Canada Does Not Have an Egg Problem

Just over our northern border, eggs remain plentiful, while in the U.S. supermarkets are limiting high-priced egg purchases.

“We have not had any shortage of eggs,” says Mike von Massow, a food economist at the University of Guelph, in Ontario. “We can choose from 14 different types of eggs.”

With domestic egg prices reaching all-time highs, the U.S. Department of Agriculture is looking to other countries for solutions to the avian flu devastion in the industry, where tens of millions of egg-laying chickens have been destroyed.

It’s not that Canadian chickens are better than their American cousins. But there are explanations for the limited impact on Canadian farms.

It gets colder in Canada, so barns are more tightly sealed, which helps keep flu virus carried by wild birds out. 

Canada also has fewer free-range chickens, which are more susceptible to getting infected.

But likely the biggest difference is that the typical egg farm in Canada has about 25,000 laying hens, whereas many farms in the U.S. have well over a million. In effect, American farmers have put a lot more of their eggs in a relatively small number of baskets.

The typical egg-laying farm in the U.S. has quadrupled in size since the late 1990s because the market pressure to produce cheap eggs has forced farmers to increase in volume.

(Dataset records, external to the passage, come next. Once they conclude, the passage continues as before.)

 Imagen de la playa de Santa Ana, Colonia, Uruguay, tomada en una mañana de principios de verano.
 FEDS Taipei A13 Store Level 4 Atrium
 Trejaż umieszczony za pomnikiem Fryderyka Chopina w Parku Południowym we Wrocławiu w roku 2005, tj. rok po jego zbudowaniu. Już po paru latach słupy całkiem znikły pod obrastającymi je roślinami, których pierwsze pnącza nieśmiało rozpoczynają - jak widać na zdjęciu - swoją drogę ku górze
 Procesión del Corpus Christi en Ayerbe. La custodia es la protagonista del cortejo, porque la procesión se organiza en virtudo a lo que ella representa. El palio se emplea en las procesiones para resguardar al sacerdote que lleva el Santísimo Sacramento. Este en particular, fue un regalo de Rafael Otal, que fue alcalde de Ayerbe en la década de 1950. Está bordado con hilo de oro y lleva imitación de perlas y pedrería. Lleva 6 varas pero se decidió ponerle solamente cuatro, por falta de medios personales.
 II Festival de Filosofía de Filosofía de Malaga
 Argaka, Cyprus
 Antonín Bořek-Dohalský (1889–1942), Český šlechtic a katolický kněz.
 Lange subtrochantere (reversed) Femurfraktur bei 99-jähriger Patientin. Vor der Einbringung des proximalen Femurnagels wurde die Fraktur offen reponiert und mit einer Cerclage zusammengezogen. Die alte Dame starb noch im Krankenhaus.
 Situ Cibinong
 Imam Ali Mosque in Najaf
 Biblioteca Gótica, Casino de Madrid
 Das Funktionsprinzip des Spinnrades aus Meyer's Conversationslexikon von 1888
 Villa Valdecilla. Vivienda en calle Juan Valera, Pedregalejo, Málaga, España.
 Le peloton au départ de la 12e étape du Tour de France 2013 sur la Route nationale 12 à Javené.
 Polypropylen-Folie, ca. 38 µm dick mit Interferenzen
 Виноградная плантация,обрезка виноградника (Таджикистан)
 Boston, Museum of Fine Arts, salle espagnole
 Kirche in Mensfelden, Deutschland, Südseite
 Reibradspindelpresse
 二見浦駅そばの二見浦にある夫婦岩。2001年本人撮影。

Automated equipment requires a high volume of birds to be cost-effective, and delivers savings for consumers. Eggs have been typically cheaper in the U.S. than in Canada.

But if a disease enters an industrial size farm, the consequences affect a much larger population of egg producers, with all chickens killed to limit the spread.

Canadian egg farms have been able to remain small by the government managing its supply system, guaranteeing even small farms enough profit to stay in business.

Canada protects its smaller farms by restricting imports of farm products like eggs and dairy from the U.S., which is one source of friction in the Trump trade war.